But when our children aren’t up for hugs and kisses, let them be. Not only respecting their right to say no, but actively encouraging it. Empowering our children to say no and creating a culture of consent in our homes are mighty powerful steps towards a more peaceful world for us all.

And sometimes it helps to expand the vocabulary of no. Offering random code-words, sausages in our house, leaves us in no doubt when they’ve had enough. ‘No’ can get a little over-used in the midst of water fights or rowdy play times and sausages offers a useful addition when they’re finding it hard to stop saying no but they want the fun to go on.

Allowing for change.

Sometimes we’re convinced that this is it. That this will go on and on. Yet change can happen in a moment, and looking back on our children’s lives, I’m sure most of us can point to phases we thought would never end, yet they did. With issues resolved, or just quietly fizzling out of focus.

When we get too invested in our own vision of what is, we block off possibilities. But laying off the labels and avoiding the tendency to think of our children in terms of what they always, never or should be doing, we allow them space to change and room to grow.
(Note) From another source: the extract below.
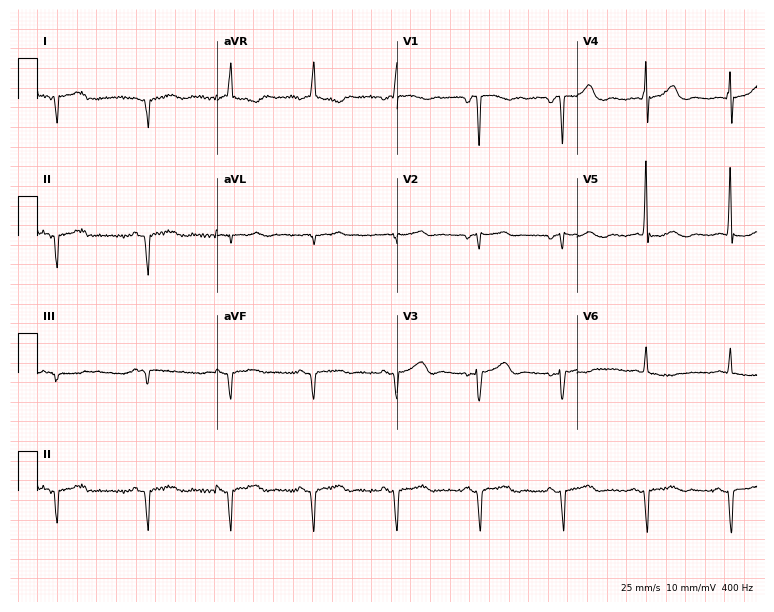
ECG — a female, 83 years old. Screened for six findings — first-degree AV block, right bundle branch block (RBBB), left bundle branch block (LBBB), sinus bradycardia, atrial fibrillation (AF), sinus tachycardia — none is recorded.
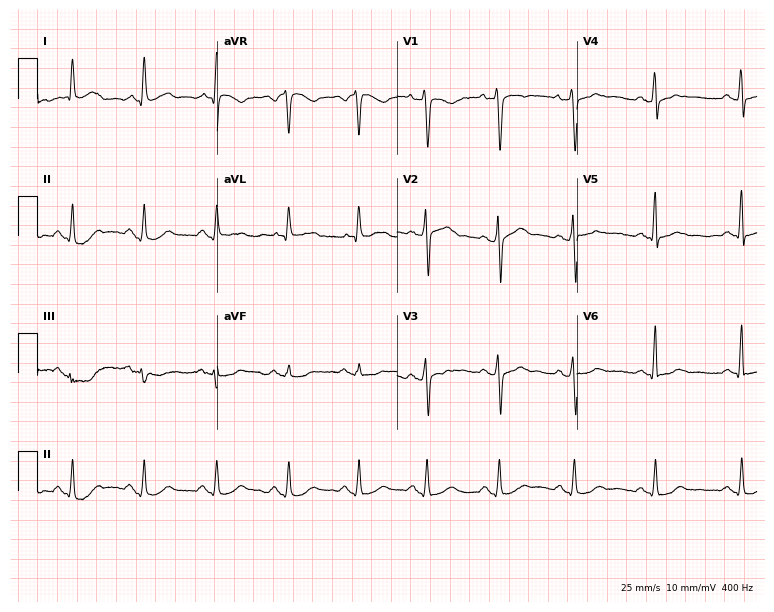
Standard 12-lead ECG recorded from a 40-year-old male patient (7.3-second recording at 400 Hz). Read as a normal ECG.

And this frees us up to appreciate what is and to welcome change as it comes, loving our children as the complex, evolving and messy marvels they are, just like us 🙂

Letting them be little

Growth and development are natural processes. Letting our children be little is an important part of supporting their development. And that development doesn’t always follow a a linear path, it might take many twists and turns and even double back on itself.
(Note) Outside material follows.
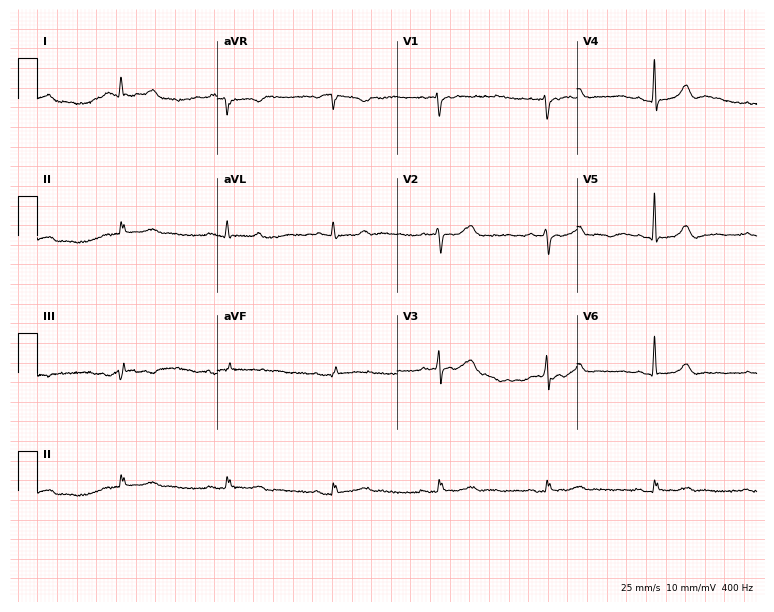
Electrocardiogram (7.3-second recording at 400 Hz), an 81-year-old male. Overall reading on record: normal ECG.

We don’t have to rush our children to reach the next milestone, or worry when they seem dead set on returning to places we thought they’d long since grown out of. It’s okay to meet their needs where they are, lavishing them with love and acceptance knowing that when the time is right, they’ll move on.

When we do our job of meeting genuine dependency needs, nature is free to do it’s job of promoting maturity. In the same way, we don’t have to make our children taller, we just have to give them food.

Gordon Neufeld, Ph.D and Gabor Maté, M.D

Laying off the judgement.

What we don’t do, can be just as powerful as what we do, in helping our children feel loved. Sometimes love looks like not saying anything. When our children make mistakes and mess up, we don’t need to wade in and make them feel worse.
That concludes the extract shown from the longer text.